The scientists at the Cleveland Clinic in Ohio are striving to stop the growing number of people with Alzheimer's through a new experimental medicine called NTRX-07. By controlling the brain's swelling and preventing neuron damage, the medicine will hopefully "target the cause of the disease, not just the symptoms." They also believe that the new experimental drug will remove the abnormal protein clumps and tangles in the brain that trigger the illness.

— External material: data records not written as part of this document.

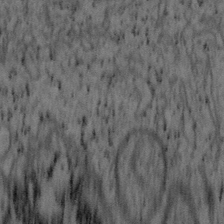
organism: Human
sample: HeLa cells
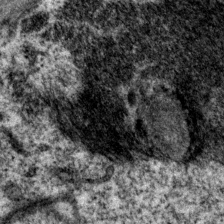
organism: P. pacificus
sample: Pharynx
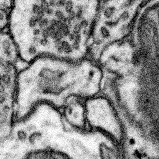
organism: Mouse
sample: Somatosensory cortex neuropil
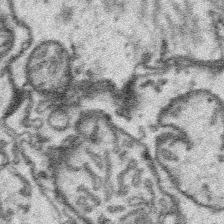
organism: Platynereis dumerilii
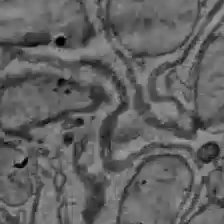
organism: C57BL Mouse
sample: Liver
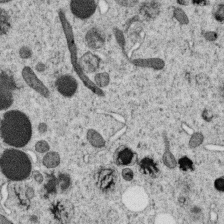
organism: C. elegans
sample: C. elegans oocyte; sperm cells
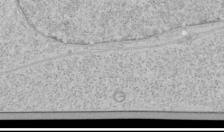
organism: Human
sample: Mitochondria in HCT116 cells
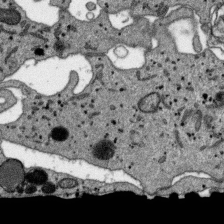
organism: Human
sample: Lung epithelial cells, uninfected (mock) control
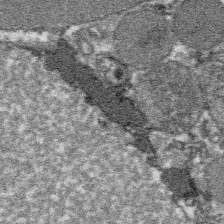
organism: Platynereis dumerilii
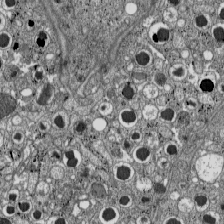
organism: C57BL Mouse
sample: Pancreatic islet
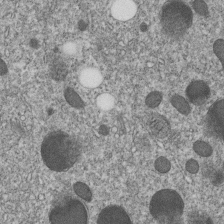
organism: C. elegans
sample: C. elegans embryo early stage
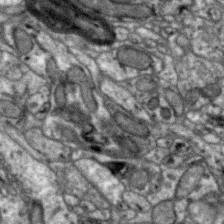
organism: Zebra finch
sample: Brain

"NTRX-07 uses a different mechanism than many other Alzheimer's drugs currently available, as it targets the cause of the disease, not just the symptoms," said Professor Mohamed Naguib, of the Cleveland Clinic, Ohio.

When the medicine was tested on mice with similar neurodegenerative issues as seen in Alzheimer's, it helped not only restore memory but cognitive ability as well. This gives huge hope to those already affected by the disease.

They found inflammation produced in response to the disease caused changes in the brain's microglia cells - immune cells that typically remove the dangerous amyloid plaques. Clinical trials on patients with Alzheimer's with this new experimental drug will begin in 2017.